Lua VM running in a WASM environment - vvanders
https://github.com/vvanders/wasm_lua
======
sillysaurus3
So, here's a fun example: a self-hosted Lisp.

Copy this:
[https://gist.github.com/anonymous/af755d7cf0f71a574f39f547d3...](https://gist.github.com/anonymous/af755d7cf0f71a574f39f547d3357a39)

And paste it into the VM:
[https://cdn.rawgit.com/vvanders/wasm_lua/d68f46a8/main.html](https://cdn.rawgit.com/vvanders/wasm_lua/d68f46a8/main.html)

It's a modified version of Lumen
([https://github.com/sctb/lumen](https://github.com/sctb/lumen)) made to run
on this VM. It defines a runtime, a reader, a compiler, then compiles the
runtime from Lisp to Lua and prints out its own source code.

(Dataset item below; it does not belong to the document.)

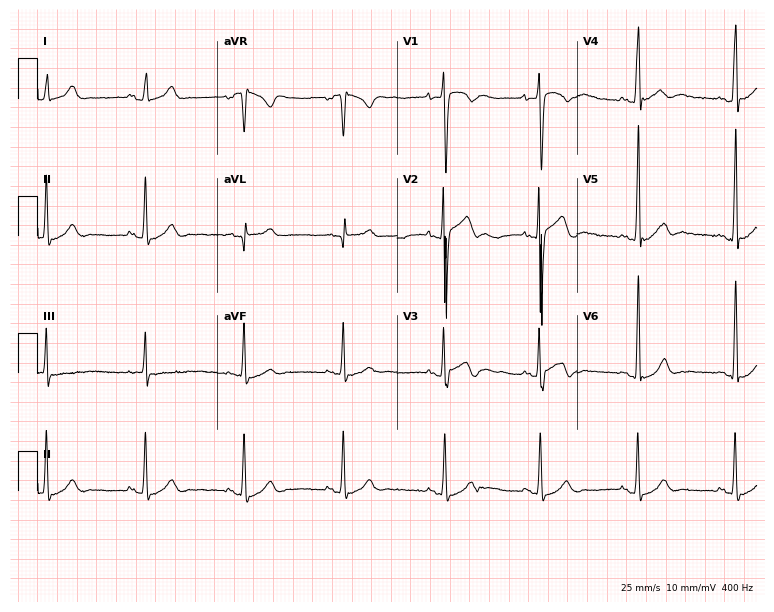
Standard 12-lead ECG recorded from an 18-year-old male. None of these six findings is recorded: first-degree AV block, right bundle branch block, left bundle branch block, sinus bradycardia, atrial fibrillation, sinus tachycardia. Findings outside these six are not listed.

Lumen is also capable of compiling to JS, and I wanted to show it printing out
its own source code as JavaScript instead of Lua. But unfortunately I was
getting some strange WASM-related memory errors when compiling as JS, so I
decided to settle for a neat demo that everybody can run.

(The demo could be a little less cryptic, and I could do a better job of
explaining it, but it's late.)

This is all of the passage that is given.